Basis has a slightly better story here because they're independent. They don't own inventory. Their recommendations don't directly increase their own ad revenue. But the DSP still benefits from higher spend flowing through its platform, so the incentive alignment isn't perfect either. Nobody's incentive is perfectly clean in this business, to be fair.

The advertisers who seem to do well with this kind of automation are the ones who use it as a starting point, not a final answer. If Compass spits out a media plan in 5 minutes and you activate it in 6, you've probably saved time and lost quality. If you take the 5-minute plan and spend 30 minutes pressure-testing it against what you actually know about the client's business, you might have something genuinely useful.

When Your DSP Becomes Your Strategist

There's a broader pattern worth noticing here, and it connects to a few things we've been covering around AI and ad platforms. The DSP used to be infrastructure. Pipes. You told it what to buy and it went and bought it efficiently. Now it wants to tell you what to buy.

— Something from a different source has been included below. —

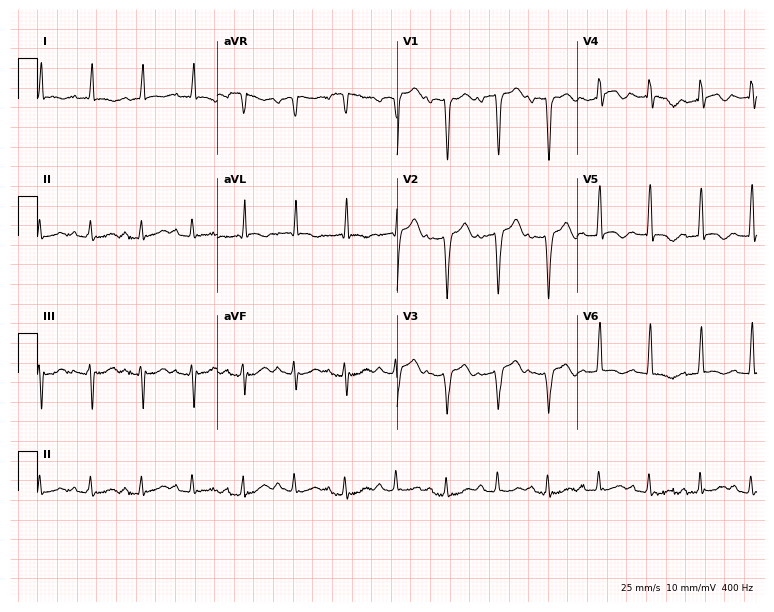
Standard 12-lead ECG recorded from a female patient, 84 years old (7.3-second recording at 400 Hz). The tracing shows sinus tachycardia (a sinus rate of 100 beats per minute or more).

That's not inherently bad. But it does change the relationship. When your DSP writes the plan and executes the plan, it becomes both the advisor and the executor. Same structural problem as when consulting firms started selling implementation services, or when agencies started owning media companies. The advice gets shaped by the incentives, even when nobody intends it to. The Publicis-Trade Desk split was partly about exactly this kind of pipeline control question.

Basis is positioning Compass as a starting point, with audience insights, third-party activation, and cross-channel optimization on the roadmap. Google is making Gemini the "operating layer" of DV360. The Trade Desk wants an agentic framework for its entire partner ecosystem. Each of these is a bet that the DSP becomes the strategic layer, not just the execution layer.

For the individual media buyer or planner reading this, I think the practical move is pretty straightforward. Get into these tools now, while your organization is still writing the AI policy. The people who understand how to prompt an AI planner, evaluate its outputs critically, and catch the spots where it gets the strategy wrong are going to be more valuable than the ones who build plans manually but slower.

It's a weird spot to be in. The tool that's supposed to threaten your role might be the thing that makes you harder to replace, if you learn to use it before someone above you decides they don't need as many planners.